William Raymond Acquavella (born 1937/38) is an American art dealer and gallerist, and the head of Acquavella Galleries.

==Early life==
William Raymond Acquavella is the son of Nicholas Acquavella, who founded Acquavella Galleries in 1921, and Edythe Acquavella. He was educated at Westminster School in Simsbury, Connecticut. He graduated from Washington and Lee University in Lexington, Virginia.

==Career==
In 1992, he became Lucian Freud's dealer, agreeing to settle Freud's £2.7 million in gambling debts.

Acquavella negotiated the sale of a Picasso painting from Steve Wynn to Steve Cohen for $139 million, but it fell through when Wynn put his elbow through the painting.

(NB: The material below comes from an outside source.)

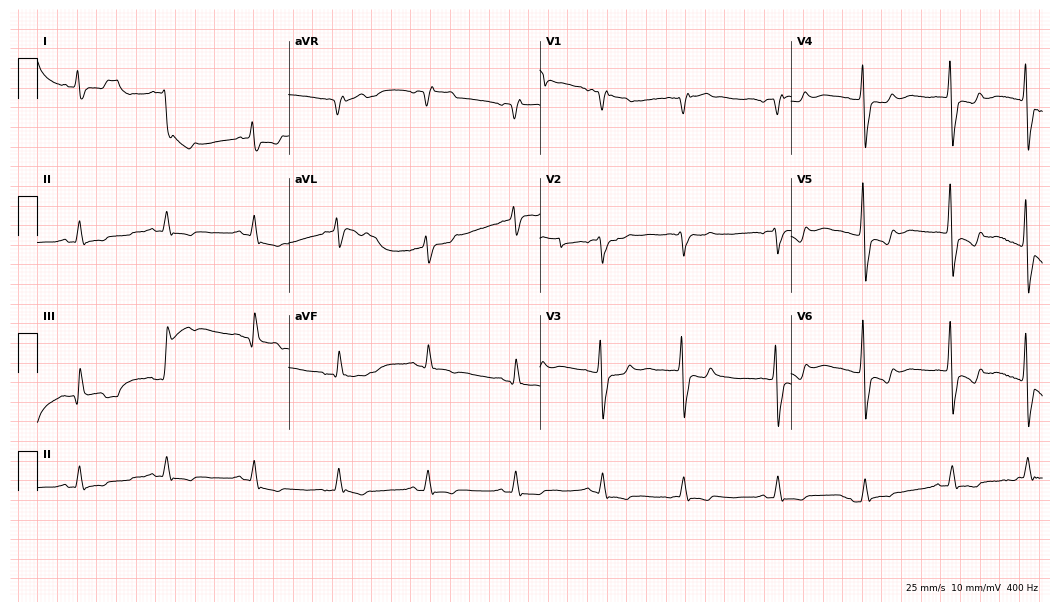
12-lead ECG from an 82-year-old man. No first-degree AV block, right bundle branch block, left bundle branch block, sinus bradycardia, atrial fibrillation or sinus tachycardia recorded for this tracing.

Forbes included Acquavella in their 2012 list of the top ten art dealers.

==Personal life==
Acquavella's own art collection is "dominated by Picasso, Matisse, and Miró", as well as Bonnard and Léger.

On May 21, 1966, in Shelburne, Vermont, Acquavella married Hope Brown, daughter of Mr. and Mrs. Archibald M. Brown. In 2000, their daughter Eleanor Hope Acquavella, then treasurer of Acquavella Galleries, married Morgan Andre Grace Dejoux.

Before 1990, Acquavella married his second wife, Donna. He has three children.